Segundo o jornal O Globo, a automobilística recebeu oferta para adiar o pagamento de R$ 5,9 bilhões de ICMS. Para termos ideia do que isso significa, o orçamento da Educação previsto para este ano é de R$ 4,5 bilhões.

A outra reportagem fala sobre as consequências dessa política fiscal para a população do Rio de Janeiro. O Conselho Superior do Ministério Público decidiu que Pezão deve ser investigado por improbidade administrativa por não ter destinado o mínimo previsto pela Constituição Federal para o custeio da saúde.

Segundo levantamento realizado em dezembro do ano passado pelo Conselho Regional de Medicina do Estado do Rio
(Cremerj) e Sindicato dos Médicos, o governo gastou 9,74% da receita ativa em saúde. De acordo com a Constituição, o mínimo é de 12%.

Falência da saúde pública

No fim do ano passado, o sistema estadual de saúde entrou em colapso. Além das UPAs, atendimentos foram restringidos em hospitais importantes como o Getúlio Vargas, na Zona Norte, o Hospital da Mulher, em São João de Meriti, e o Adão Pereira Nunes, em Duque de Caxias.

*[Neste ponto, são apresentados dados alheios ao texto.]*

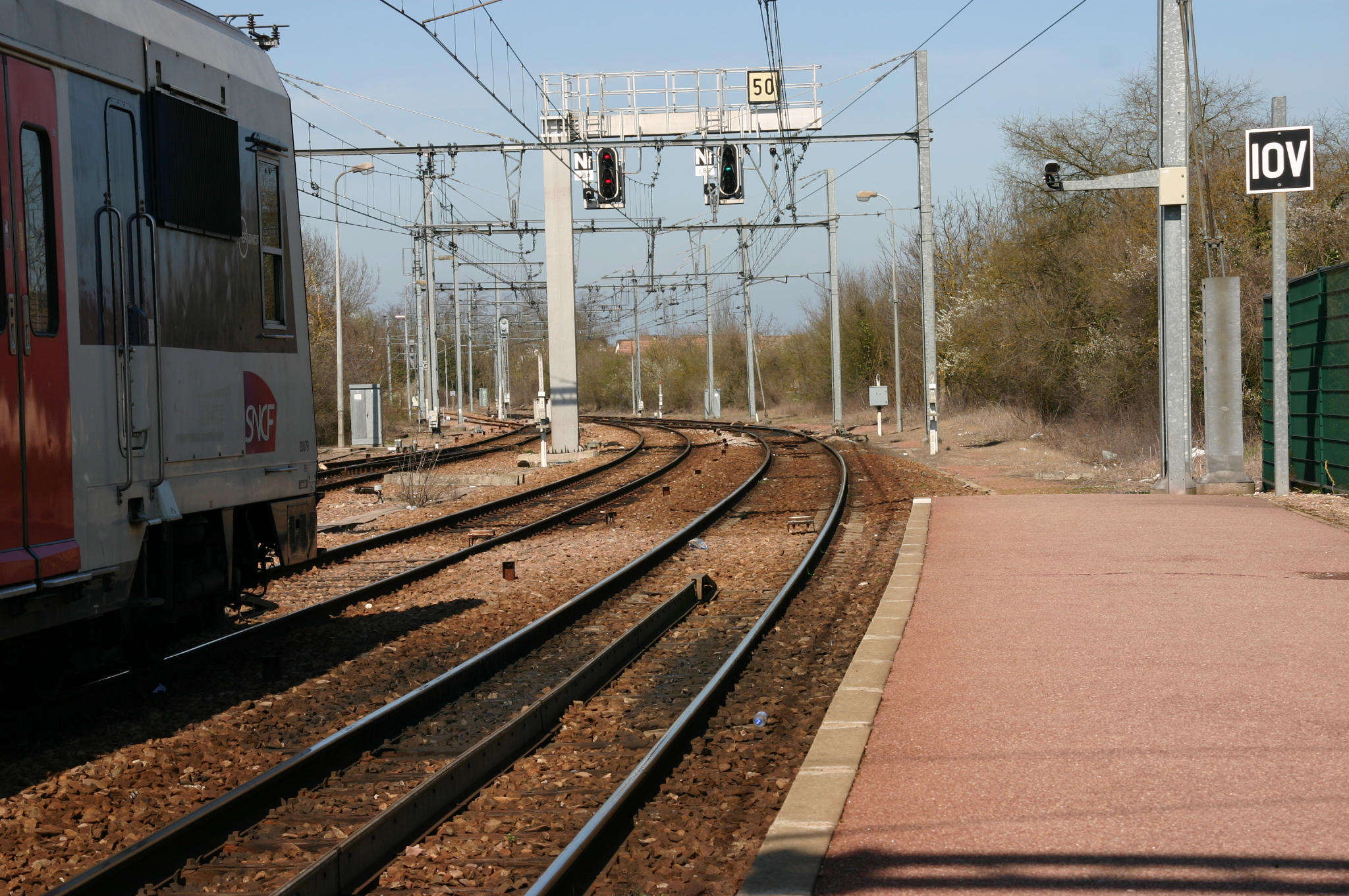 Gare de Malesherbes, Loiret (France)

O Hospital Universitário Pedro Ernesto (Hupe) é um dos símbolos da crise. A unidade tem 525 leitos, mas só utiliza 170 devido à falta de insumos, medicamentos e alimentação para os pacientes. Para funcionar com 350 leitos, o Hupe precisa de R$ 5 milhões por mês e de um repasse emergencial de R$ 4,5 milhões para comprar insumos.

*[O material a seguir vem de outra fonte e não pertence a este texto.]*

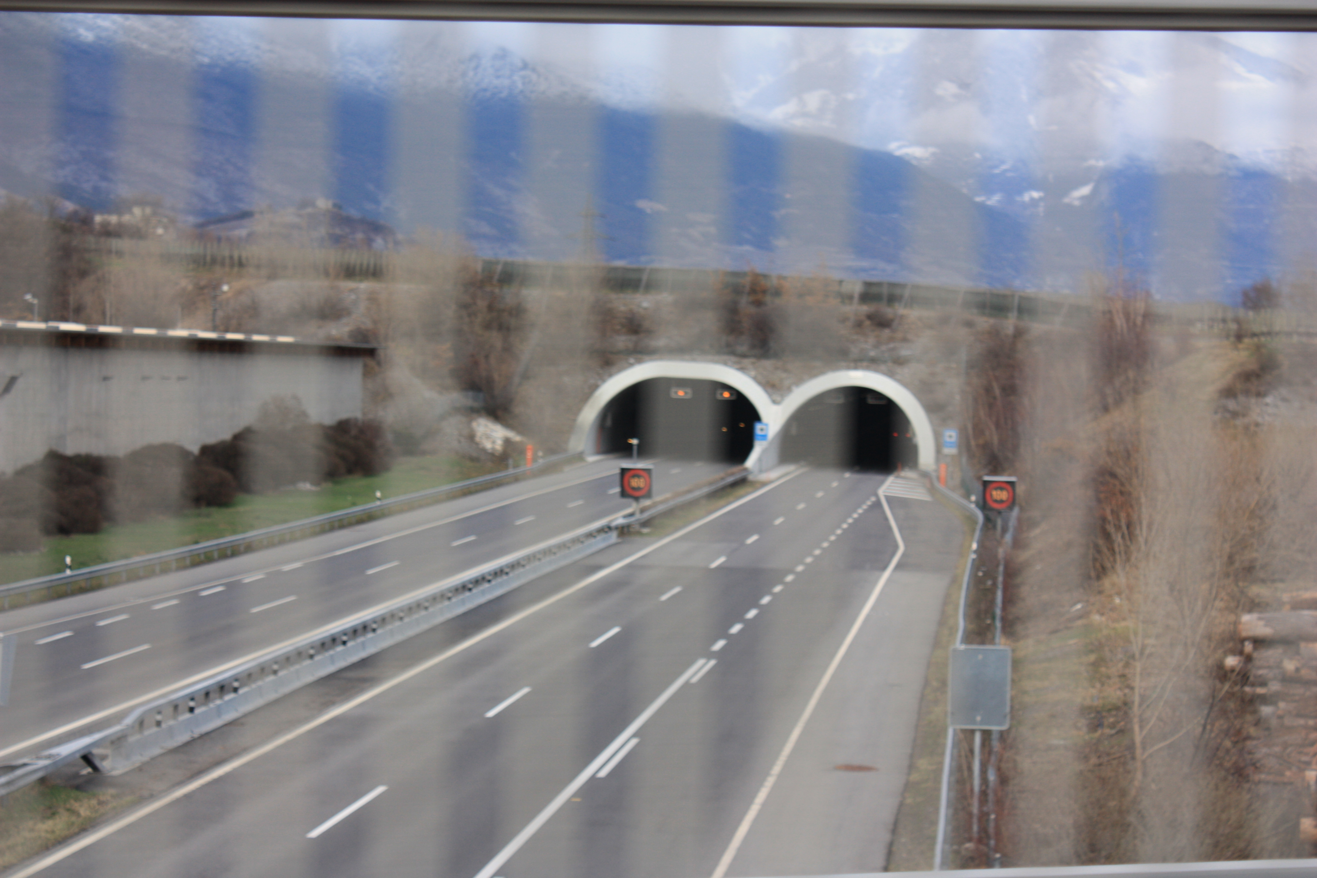 Vue de l'entrée (droite) et de la sortie (gauche) du tunnel de Sierre depuis le pont transversale situé au-dessus de la sortie d'autoroute Sierre Ouest.

A previsão era de que o hospital receberia R$ 95 milhões para custeio em 2015, mas o governo só repassou R$ 38 milhões. O orçamento previsto e o dinheiro necessário para a ampliação do atendimento são muito inferiores ao concedido em benefícios fiscais somente a Nissan.

Além disso, em janeiro deste ano, houve altas compulsórias e cancelamentos de internações e cirurgias devido às más condições do Hupe. Os médicos e enfermeiros residentes estão sem receber suas bolsas. A de dezembro de 2015 só foi paga em 12 de fevereiro.

*Marcelo Freixo é deputado pelo PSOL/RJ.